RECORD EXCERPTS

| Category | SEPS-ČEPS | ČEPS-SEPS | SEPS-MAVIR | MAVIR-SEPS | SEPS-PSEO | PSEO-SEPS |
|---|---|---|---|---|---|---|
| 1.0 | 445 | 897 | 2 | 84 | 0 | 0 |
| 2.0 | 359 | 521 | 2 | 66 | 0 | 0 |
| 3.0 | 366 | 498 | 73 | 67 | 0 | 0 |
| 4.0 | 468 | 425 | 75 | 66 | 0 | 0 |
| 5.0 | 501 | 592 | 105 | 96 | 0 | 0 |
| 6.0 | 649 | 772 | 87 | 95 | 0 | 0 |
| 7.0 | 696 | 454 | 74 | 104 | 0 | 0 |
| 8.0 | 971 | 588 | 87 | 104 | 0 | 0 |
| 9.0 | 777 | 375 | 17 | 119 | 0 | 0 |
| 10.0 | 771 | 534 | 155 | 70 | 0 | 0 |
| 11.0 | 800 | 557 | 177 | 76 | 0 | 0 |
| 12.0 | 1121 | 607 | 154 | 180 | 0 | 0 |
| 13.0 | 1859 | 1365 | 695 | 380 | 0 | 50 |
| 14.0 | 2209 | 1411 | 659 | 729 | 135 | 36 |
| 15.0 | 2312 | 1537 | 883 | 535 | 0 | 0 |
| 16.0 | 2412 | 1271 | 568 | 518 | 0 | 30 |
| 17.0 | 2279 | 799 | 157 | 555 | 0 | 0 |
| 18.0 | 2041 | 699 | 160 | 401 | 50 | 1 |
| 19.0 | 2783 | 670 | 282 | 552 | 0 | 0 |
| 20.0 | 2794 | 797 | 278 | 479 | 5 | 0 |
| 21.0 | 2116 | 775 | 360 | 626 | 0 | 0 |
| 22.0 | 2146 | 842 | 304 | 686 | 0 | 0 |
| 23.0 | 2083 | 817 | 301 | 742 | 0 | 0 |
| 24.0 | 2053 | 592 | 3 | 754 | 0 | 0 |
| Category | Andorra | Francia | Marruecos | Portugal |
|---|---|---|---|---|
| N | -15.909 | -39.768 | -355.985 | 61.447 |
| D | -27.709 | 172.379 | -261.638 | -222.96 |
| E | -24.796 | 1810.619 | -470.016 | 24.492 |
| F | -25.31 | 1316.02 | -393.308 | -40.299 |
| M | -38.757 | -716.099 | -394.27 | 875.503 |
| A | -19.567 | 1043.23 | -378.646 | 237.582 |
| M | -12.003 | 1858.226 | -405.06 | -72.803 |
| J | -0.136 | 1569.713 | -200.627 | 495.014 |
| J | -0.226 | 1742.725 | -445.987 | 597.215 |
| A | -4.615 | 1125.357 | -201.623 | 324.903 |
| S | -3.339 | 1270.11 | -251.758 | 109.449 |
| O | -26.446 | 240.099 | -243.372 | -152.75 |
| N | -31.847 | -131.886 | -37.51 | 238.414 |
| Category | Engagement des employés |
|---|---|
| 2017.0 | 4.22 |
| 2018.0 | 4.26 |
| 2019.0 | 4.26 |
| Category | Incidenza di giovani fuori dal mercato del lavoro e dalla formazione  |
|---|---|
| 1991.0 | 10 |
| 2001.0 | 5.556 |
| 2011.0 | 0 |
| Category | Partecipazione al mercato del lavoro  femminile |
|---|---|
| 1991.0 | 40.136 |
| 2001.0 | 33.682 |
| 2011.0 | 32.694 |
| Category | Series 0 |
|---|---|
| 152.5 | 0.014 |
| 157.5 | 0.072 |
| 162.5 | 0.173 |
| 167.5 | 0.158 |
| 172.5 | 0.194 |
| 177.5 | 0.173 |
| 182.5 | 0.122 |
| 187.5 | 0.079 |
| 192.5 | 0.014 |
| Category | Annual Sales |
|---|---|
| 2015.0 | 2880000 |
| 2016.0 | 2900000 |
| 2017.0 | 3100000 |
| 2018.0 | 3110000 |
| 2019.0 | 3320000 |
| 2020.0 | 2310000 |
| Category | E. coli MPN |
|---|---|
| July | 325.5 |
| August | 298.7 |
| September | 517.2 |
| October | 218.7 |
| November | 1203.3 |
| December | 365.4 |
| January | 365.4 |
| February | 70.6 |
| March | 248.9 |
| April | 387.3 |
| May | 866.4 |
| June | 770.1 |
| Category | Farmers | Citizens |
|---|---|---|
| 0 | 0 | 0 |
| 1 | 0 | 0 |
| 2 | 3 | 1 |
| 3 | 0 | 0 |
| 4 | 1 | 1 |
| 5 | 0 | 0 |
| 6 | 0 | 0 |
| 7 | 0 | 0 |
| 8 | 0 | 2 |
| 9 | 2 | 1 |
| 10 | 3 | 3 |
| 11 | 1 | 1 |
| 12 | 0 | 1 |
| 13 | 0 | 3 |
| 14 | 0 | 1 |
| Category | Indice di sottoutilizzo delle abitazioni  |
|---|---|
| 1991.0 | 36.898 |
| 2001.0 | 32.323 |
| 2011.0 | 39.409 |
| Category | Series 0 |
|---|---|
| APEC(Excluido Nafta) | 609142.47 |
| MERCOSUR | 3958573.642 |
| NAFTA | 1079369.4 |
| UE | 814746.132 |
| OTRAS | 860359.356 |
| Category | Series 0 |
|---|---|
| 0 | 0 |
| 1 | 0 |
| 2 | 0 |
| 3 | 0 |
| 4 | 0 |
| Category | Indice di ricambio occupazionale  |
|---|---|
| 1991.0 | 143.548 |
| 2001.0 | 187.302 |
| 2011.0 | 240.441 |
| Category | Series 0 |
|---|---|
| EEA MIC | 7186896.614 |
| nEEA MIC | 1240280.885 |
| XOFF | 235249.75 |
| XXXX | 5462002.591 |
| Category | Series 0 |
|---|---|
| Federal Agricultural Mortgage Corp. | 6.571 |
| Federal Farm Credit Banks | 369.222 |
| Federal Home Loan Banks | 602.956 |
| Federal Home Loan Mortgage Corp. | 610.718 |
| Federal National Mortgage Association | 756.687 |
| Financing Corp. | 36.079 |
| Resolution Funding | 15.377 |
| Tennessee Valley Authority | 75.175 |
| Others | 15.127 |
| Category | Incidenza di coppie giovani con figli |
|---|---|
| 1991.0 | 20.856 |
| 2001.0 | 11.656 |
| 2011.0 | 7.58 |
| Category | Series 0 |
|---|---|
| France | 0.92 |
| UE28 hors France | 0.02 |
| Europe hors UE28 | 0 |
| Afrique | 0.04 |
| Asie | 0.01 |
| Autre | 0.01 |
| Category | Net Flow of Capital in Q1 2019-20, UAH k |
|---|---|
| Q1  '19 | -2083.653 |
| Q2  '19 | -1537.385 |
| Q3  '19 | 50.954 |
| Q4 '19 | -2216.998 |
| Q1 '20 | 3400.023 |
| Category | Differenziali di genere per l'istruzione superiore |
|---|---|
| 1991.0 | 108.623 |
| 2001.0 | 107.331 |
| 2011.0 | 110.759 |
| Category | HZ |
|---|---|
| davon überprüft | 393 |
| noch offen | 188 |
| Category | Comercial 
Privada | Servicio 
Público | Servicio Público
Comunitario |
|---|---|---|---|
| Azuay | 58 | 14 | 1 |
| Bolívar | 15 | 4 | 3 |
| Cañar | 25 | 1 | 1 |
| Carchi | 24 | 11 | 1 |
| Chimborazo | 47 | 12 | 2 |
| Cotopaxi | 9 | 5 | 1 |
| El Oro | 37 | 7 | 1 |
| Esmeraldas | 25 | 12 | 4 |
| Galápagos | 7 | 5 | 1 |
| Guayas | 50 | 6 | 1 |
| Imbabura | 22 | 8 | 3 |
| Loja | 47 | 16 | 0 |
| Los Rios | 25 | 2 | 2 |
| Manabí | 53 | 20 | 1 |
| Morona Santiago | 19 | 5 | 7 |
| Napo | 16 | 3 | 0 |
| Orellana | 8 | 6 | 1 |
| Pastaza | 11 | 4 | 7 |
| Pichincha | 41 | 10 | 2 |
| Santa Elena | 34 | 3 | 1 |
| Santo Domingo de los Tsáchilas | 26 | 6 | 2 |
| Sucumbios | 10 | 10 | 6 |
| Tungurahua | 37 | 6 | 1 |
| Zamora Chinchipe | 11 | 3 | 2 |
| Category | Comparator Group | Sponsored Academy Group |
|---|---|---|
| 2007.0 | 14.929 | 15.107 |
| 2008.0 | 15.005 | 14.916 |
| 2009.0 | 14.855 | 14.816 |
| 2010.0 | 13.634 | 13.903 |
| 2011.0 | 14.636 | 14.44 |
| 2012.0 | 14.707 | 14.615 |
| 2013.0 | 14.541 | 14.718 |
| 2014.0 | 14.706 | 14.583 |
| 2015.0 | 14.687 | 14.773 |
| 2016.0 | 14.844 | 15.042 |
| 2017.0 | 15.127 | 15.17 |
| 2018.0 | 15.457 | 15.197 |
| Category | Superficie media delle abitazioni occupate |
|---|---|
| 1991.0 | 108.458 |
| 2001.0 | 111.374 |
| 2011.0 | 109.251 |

BRIEF
Produce the lines from the top of the listing through the "-261.638 | -222.96 |" line exactly as they appear, with no additional output.

RESPONSE TO THE EXERCISE
| Category | SEPS-ČEPS | ČEPS-SEPS | SEPS-MAVIR | MAVIR-SEPS | SEPS-PSEO | PSEO-SEPS |
|---|---|---|---|---|---|---|
| 1.0 | 445 | 897 | 2 | 84 | 0 | 0 |
| 2.0 | 359 | 521 | 2 | 66 | 0 | 0 |
| 3.0 | 366 | 498 | 73 | 67 | 0 | 0 |
| 4.0 | 468 | 425 | 75 | 66 | 0 | 0 |
| 5.0 | 501 | 592 | 105 | 96 | 0 | 0 |
| 6.0 | 649 | 772 | 87 | 95 | 0 | 0 |
| 7.0 | 696 | 454 | 74 | 104 | 0 | 0 |
| 8.0 | 971 | 588 | 87 | 104 | 0 | 0 |
| 9.0 | 777 | 375 | 17 | 119 | 0 | 0 |
| 10.0 | 771 | 534 | 155 | 70 | 0 | 0 |
| 11.0 | 800 | 557 | 177 | 76 | 0 | 0 |
| 12.0 | 1121 | 607 | 154 | 180 | 0 | 0 |
| 13.0 | 1859 | 1365 | 695 | 380 | 0 | 50 |
| 14.0 | 2209 | 1411 | 659 | 729 | 135 | 36 |
| 15.0 | 2312 | 1537 | 883 | 535 | 0 | 0 |
| 16.0 | 2412 | 1271 | 568 | 518 | 0 | 30 |
| 17.0 | 2279 | 799 | 157 | 555 | 0 | 0 |
| 18.0 | 2041 | 699 | 160 | 401 | 50 | 1 |
| 19.0 | 2783 | 670 | 282 | 552 | 0 | 0 |
| 20.0 | 2794 | 797 | 278 | 479 | 5 | 0 |
| 21.0 | 2116 | 775 | 360 | 626 | 0 | 0 |
| 22.0 | 2146 | 842 | 304 | 686 | 0 | 0 |
| 23.0 | 2083 | 817 | 301 | 742 | 0 | 0 |
| 24.0 | 2053 | 592 | 3 | 754 | 0 | 0 |
| Category | Andorra | Francia | Marruecos | Portugal |
|---|---|---|---|---|
| N | -15.909 | -39.768 | -355.985 | 61.447 |
| D | -27.709 | 172.379 | -261.638 | -222.96 |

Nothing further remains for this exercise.